The show tells the story of the movie The Wizard of Oz from the perspective of "The Wicked Witch of the West," who gets a name in this show - Elphaba. Because of her distinctive green skin, when she goes to school she's an outcast, though she eventually finds a friend in the ditzy Glinda (the Good), but she also finds a cause - and makes enemies.
The story cleverly weaves around the original film and offers some interesting new angles on the famous story.
It's easy to see why the show is so popular. The performers are amazingly talented, and the songs are terrific. The set is a star all by itself, and features the most impressive stage and lighting effects I've ever seen - the show is worth seeing just for the staging.

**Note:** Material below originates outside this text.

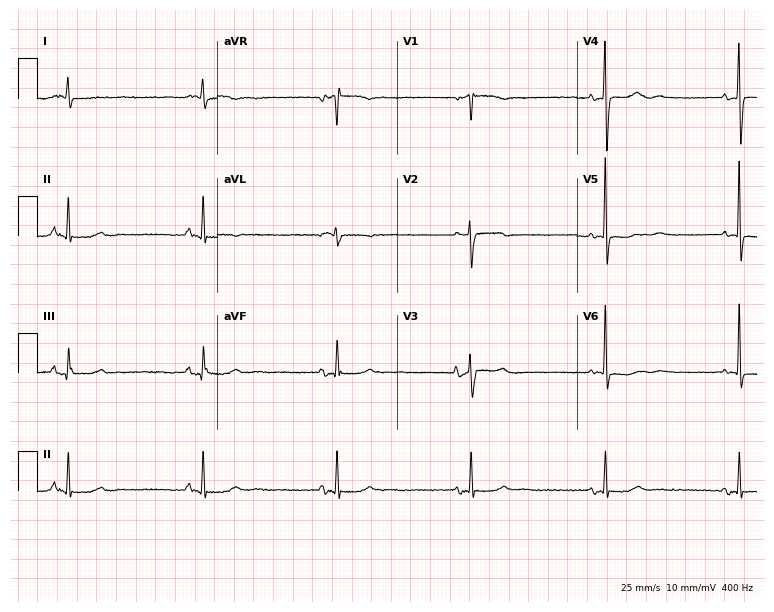
12-lead ECG from a woman, 72 years old (7.3-second recording at 400 Hz). No first-degree AV block, right bundle branch block, left bundle branch block, sinus bradycardia, atrial fibrillation or sinus tachycardia recorded for this tracing. Findings outside these six are not listed.

In fact, the only problem with the show (and here I steel myself for the storm of outrage)... is the fact that I didn't like the story very much. L. Frank Baum wrote a dozen Oz books in addition to the original "Wizard," and the story of Wicked breaks away from those stories in several places. Of course, that's because it's actually based on the film, not the Oz books.

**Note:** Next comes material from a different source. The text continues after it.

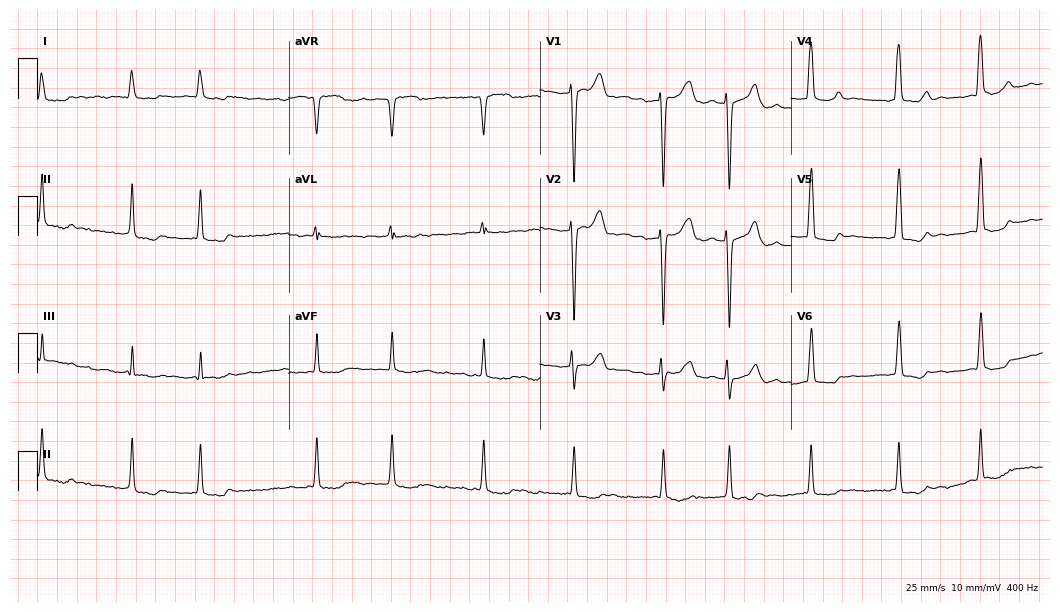
Standard 12-lead ECG recorded from a 76-year-old male patient (10.2-second recording at 400 Hz). The tracing shows atrial fibrillation.

But the other problem is that, in order to make Elphaba a heroic figure, all the other characters must become less likable - so the Wizard, for example, instead of being a lovable humbug, is a bit more malevolent.
Still, I can understand why Wicked is so popular - it's an amazing theatre experience, and even with the plot points I struggled with, it's still a terrific show.
I guess for me it just comes down to this - the bad guys in a story are as much fun (if not more) than the good guys - and there's no better villain than Margaret Hamilton in the original Wizard of Oz. ("I'll get you, my pretty - and your little dog, too!")
I guess I liked Elphaba better when she was truly Wicked.